Intracellular damage in a muscular dystrophy
11 January 2018
A new publication from the laboratory of Bristol Biochemistry's Andrea Brancaccio was published in Human Mutation and chosen as the cover image.
Dystroglycan (DG) is a cell adhesion complex composed by two subunits, the highly glycosylated 𝛼-DG and the transmembrane 𝛽-DG which is particularly important for skeletal muscle stability. In skeletal muscle, DG is involved in dystroglycanopathies, a group of heterogeneous muscular dystrophies characterized by a reduced glycosylation of 𝛼-DG. The genes mutated in secondary dystroglycanopathies are involved in the synthesis of O-mannosylglycans and in the O-mannosylation pathway of 𝛼-DG while mutations in the DG gene (DAG1), causing primary dystroglycanopathies, destabilize the 𝛼-DG core protein influencing its binding to modifying enzymes.
A homozygous mutation (p.Cys699Phe) hitting the 𝛽-DG ectodomain has been identified in a patient affected by muscle-eye-brain disease with multicystic leucodystrophy, suggesting that other mechanisms than hypoglycosylation of 𝛼-DG could be implicated in dystroglycanopathies.

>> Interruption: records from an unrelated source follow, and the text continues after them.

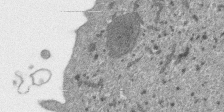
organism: Human
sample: Lung epithelial cells infected with SARS-CoV-2
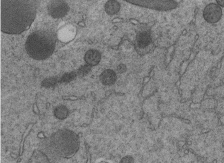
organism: C. elegans
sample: C. elegans embryo early stage
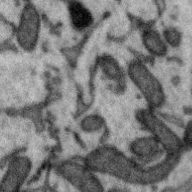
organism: Zebra finch
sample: Brain
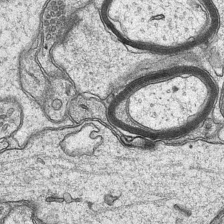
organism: Mouse
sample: CA1 Hippocampus
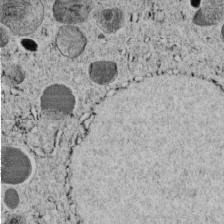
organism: C. elegans
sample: C. elegans embryo early stage
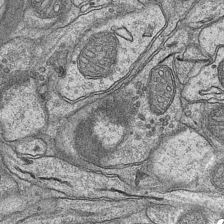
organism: Mouse
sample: CA1 Hippocampus
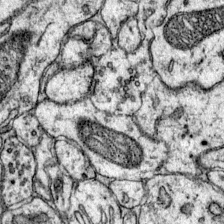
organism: Mouse
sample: Primary visual cortex
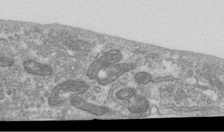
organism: Human
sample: Centriole in RPE cells
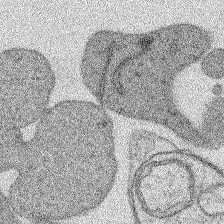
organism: Human
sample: HeLa cells
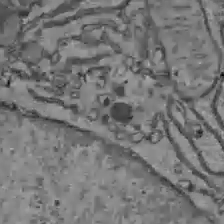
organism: C57BL Mouse
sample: Liver
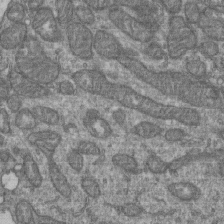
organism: Human
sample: Retinal organoid Rod and Cone cells
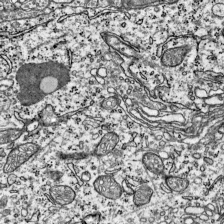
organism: Mouse
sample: Visual Cortex
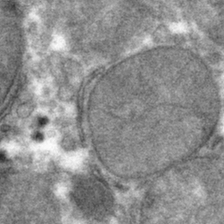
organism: Mouse
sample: Mouse hepatocytes
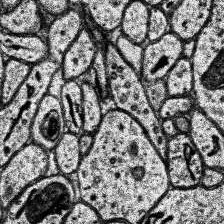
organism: Human
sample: Temporal Lobe
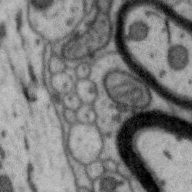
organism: Zebra finch
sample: Brain
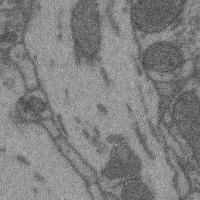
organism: Mouse
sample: Cerebral cortex
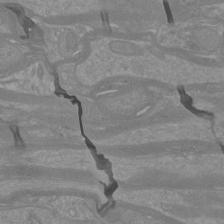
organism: Mouse
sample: Cortical neurons
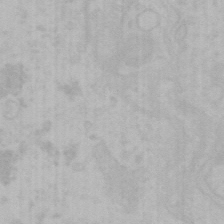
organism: Mouse
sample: Choroid plexus
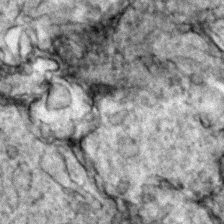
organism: Zebrafish
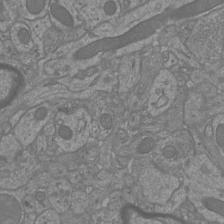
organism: Mouse
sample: Cortical neurons
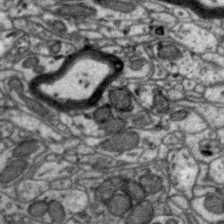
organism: Zebra finch
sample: Brain
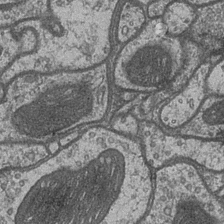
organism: Drosophila
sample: Optic medulla
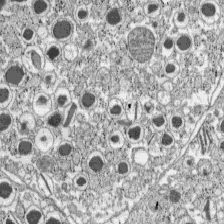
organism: C57BL Mouse
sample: Pancreatic islet
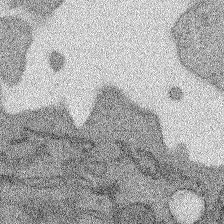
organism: Human
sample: HeLa cells
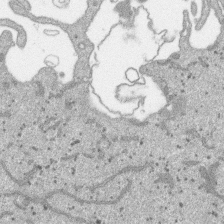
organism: Human
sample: Lung epithelial cells infected with SARS-CoV-2
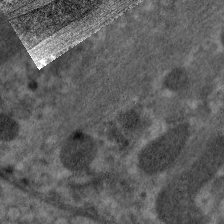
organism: C. elegans
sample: Pharynx
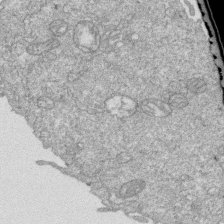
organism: Human
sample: HeLa cell HIV synapse
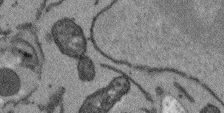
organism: Arabidopsis thaliana
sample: Root tip
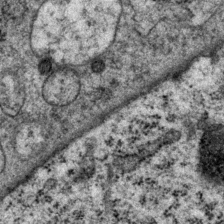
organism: P. pacificus
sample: Pharynx

We have characterized the DG murine mutant counterpart (Cys697Phe) by transfection in cellular systems and high-resolution microscopy (see the cover image). We observed that the mutation alters the DG processing leading to retention of its uncleaved precursor in the endoplasmic reticulum. Accordingly, small-angle X-ray scattering data, corroborated by biochemical and biophysical experiments, revealed that the mutation provokes an alteration in the 𝛽-DG ectodomain overall folding, resulting in disulfide-associated oligomerization. Our data provide the first evidence of a novel intracellular mechanism, featuring an anomalous endoplasmic reticulum retention, underlying dystroglycanopathy.
Giulia Signorino, Sonia Covaceuszach, Manuela Bozzi, Wolfgang Hübner, Viola Mönkemöller, Petr V. Konarev, Alberto Cassetta, Andrea Brancaccio, Francesca Sciandra 'A dystroglycan mutation (p.Cys667Phe) associated to muscle-eye-brain disease with multicystic leucodystrophy results in ER-retention of the mutant protein, Human Mutation Pages 266–280. DOI: 10.1002/humu.23370.
A mutation in the adhesion molecule Dystroglycan associated to muscle-eye-brain disease with multicystic leucodystrophy results in the retention of the mutant protein within the endoplasmic reticulum (ER) of U2OS (human bone osteosarcoma) cells. The green fluorescently labelled mutant protein is imaged here by super-resolution structured illumination microscopy. The mutation results in a functionally defective and mostly internal accumulation of the protein rather than an exclusive localization at the surface of cells. The red label depicts the internal ER compartment and mitochondria of cells.